Contribuições nas montagens e desmontagens de exposições
Participei de praticamente todas as exposições que foram montadas ao longo desses anos, no preparo das salas e no que fosse necessário. Vinha sempre uma equipe com os móveis já montados, e a gente chegava para pendurar algumas coisas, pintar a sala e arrumar a iluminação. Foram muitas exposições, e tinham umas peças grandes feitas pelo Maurílio Oliveira para pendurar. Teve uma do professor Kellner que deu um trabalho, porque era muito frágil e tinha que ficar numa posição igual a do bicho voando, e a gente levava um montão de tempo até conseguir. Todo mundo aqui da manutenção sente o maior prazer em trabalhar aqui.
Eu não sei por que, mas eu não era de ficar parado admirando as exposições, não. Eu chegava e só montava ou desmontava. Meu negócio sempre foi fazer as coisas. Quando eu não consigo, fico incomodado. Fico pensando em casa e volto para cá já tentando, testando de diferentes formas. E, quando outra pessoa é contratada, eu observo como ela vai fazer para eu já saber numa próxima vez.

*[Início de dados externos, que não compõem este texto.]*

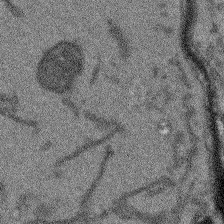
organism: Arabidopsis thaliana
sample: Root tip
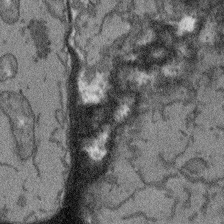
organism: Arabidopsis thaliana
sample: Root tip
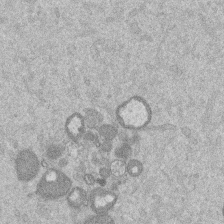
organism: Mouse
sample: Dividing mouse embryo 1 cell stage
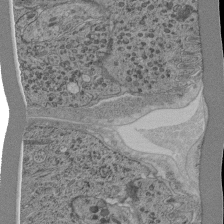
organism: C. elegans
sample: C. elegans pharynx
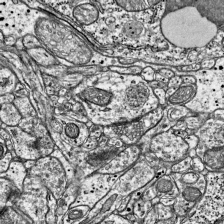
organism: Mouse
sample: Visual Cortex
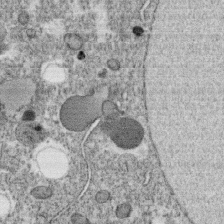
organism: C. elegans
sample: C. elegans oocyte; sperm cells
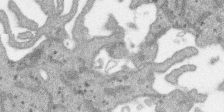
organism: Human
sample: Lung epithelial cells infected with SARS-CoV-2
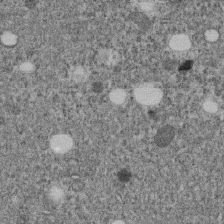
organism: C. elegans
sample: C. elegans embryo early stage
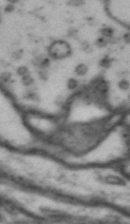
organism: Drosophila
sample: Brain
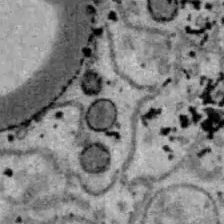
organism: Mouse
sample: Liver from an obese (ob/ob) mouse
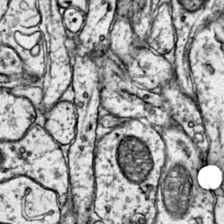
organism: Mouse
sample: Primary visual cortex
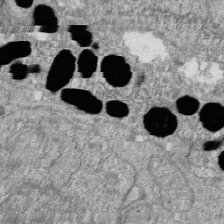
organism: Zebrafish
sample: Cilia; retinal pigment epithelium
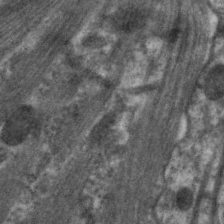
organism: C. elegans
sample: Pharynx
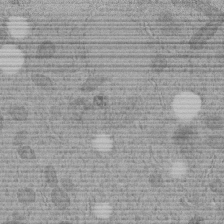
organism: C. elegans
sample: C. elegans embryo early stage
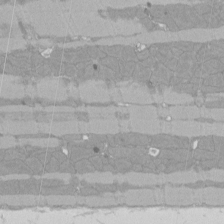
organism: Rat
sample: Left ventricle
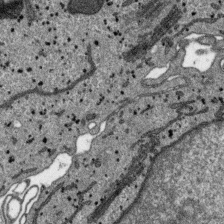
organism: Human
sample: Lung epithelial cells, uninfected (mock) control
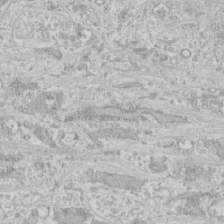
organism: Human
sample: CRL-1474
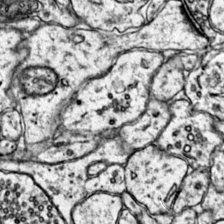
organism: Mouse
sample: Primary visual cortex
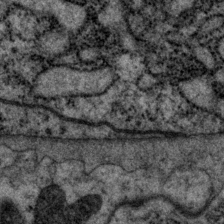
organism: P. pacificus
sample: Pharynx
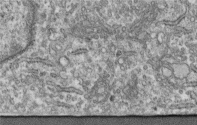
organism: Human
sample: Centriole in fibroblast cells
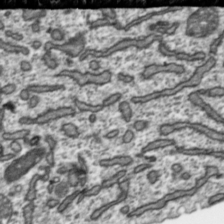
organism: Toxoplasma gondii
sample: Parasites in a vacuole inside a host cell
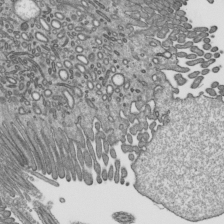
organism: Mouse
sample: Mouse epididymis efferent ductule cilia
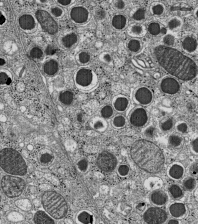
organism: C57BL Mouse
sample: Pancreatic islet
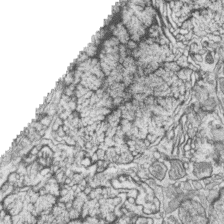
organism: Zebrafish
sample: synaptic ribbons in rod cells and cone cells
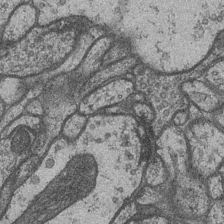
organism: Drosophila
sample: Optic medulla
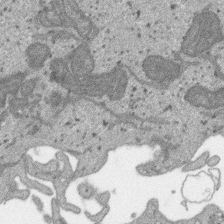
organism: Human
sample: Lung epithelial cells infected with SARS-CoV-2
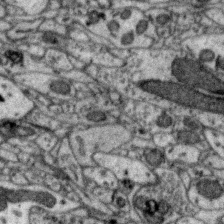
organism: Zebra finch
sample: Brain
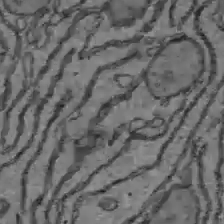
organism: C57BL Mouse
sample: Liver
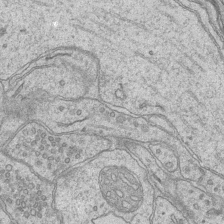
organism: Mouse
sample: CA1 Hippocampus
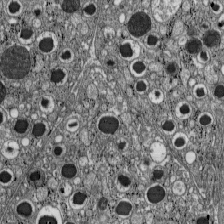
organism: C57BL Mouse
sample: Pancreatic islet
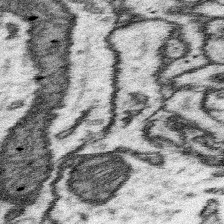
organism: Mouse
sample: Somatosensory cortex neuropil
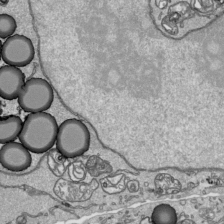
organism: Human
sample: Mitochondria in HCT116 cells
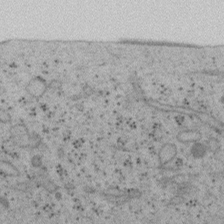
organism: Human
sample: HeLa cells
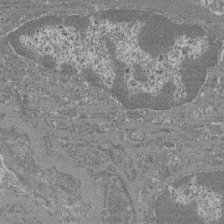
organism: Mouse
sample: Glomerulus
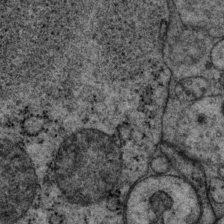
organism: P. pacificus
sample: Pharynx

A gente desmontou aquela baleia grande que estava no segundo andar há uns 15 anos. Veio um cara especialista e ficamos junto, ajudando em tudo. Aquele borboletário lindão, que tinha na exposição no segundo andar, foi preso no teto, passando por dentro do sótão para pregar nos caibros lá em cima. E, na desmontagem, a gente retirava todos os móveis para liberar o espaço. Também ajudei nas exposições itinerantes. Eram 20 dias para montar e 15 dias para desmontar. Isso para mim era maravilhoso porque a gente fazia uma verdadeira revolução no lugar! Lembro que ficou muito lindo o nosso trabalho em Natal.
Minha chegada ao Museu
Antes de trabalhar na UFRJ, há 40 anos, eu trabalhava na manutenção da Varig. Quando passei na seleção de funcionários, fui encaminhado para a antiga prefeitura no Fundão, e recebido pela Dra. Lúcia, a engenheira, e o Wagner. Como lá tinham poucas coisas para fazer na época, eles começaram a me emprestar para alguns setores, e fui rodando a Universidade. Quando me emprestaram para o Museu, reencontrei o Wagner. E eu ficava indo e voltando até que ele arrumou um jeito de me deixar aqui. Comecei a trabalhar direto e a me envolver com o Museu, porque aqui é assim: o Museu te envolve de uma tal maneira… Quando eu cheguei, a chefe era a Dona Vanda. Aí, quando eu passei para a responsabilidade da oficina, eu vi que não sou somente um bombeiro hidráulico, mas o chefe da Manutenção, trabalhando em tudo com a equipe. Fui pegando aos poucos o serviço, absorvendo tudo o que eu consigo. Gosto de brincar com o pessoal, colocando apelidos trocados de propósito. Eu gosto muito de brincar com os meus colegas, graças a Deus.
Espero reencontrar todos vocês em breve.
Um abraço,
Jorge Luiz Silva
Servidor público, chefe da Manutenção do Museu Nacional/UFRJ.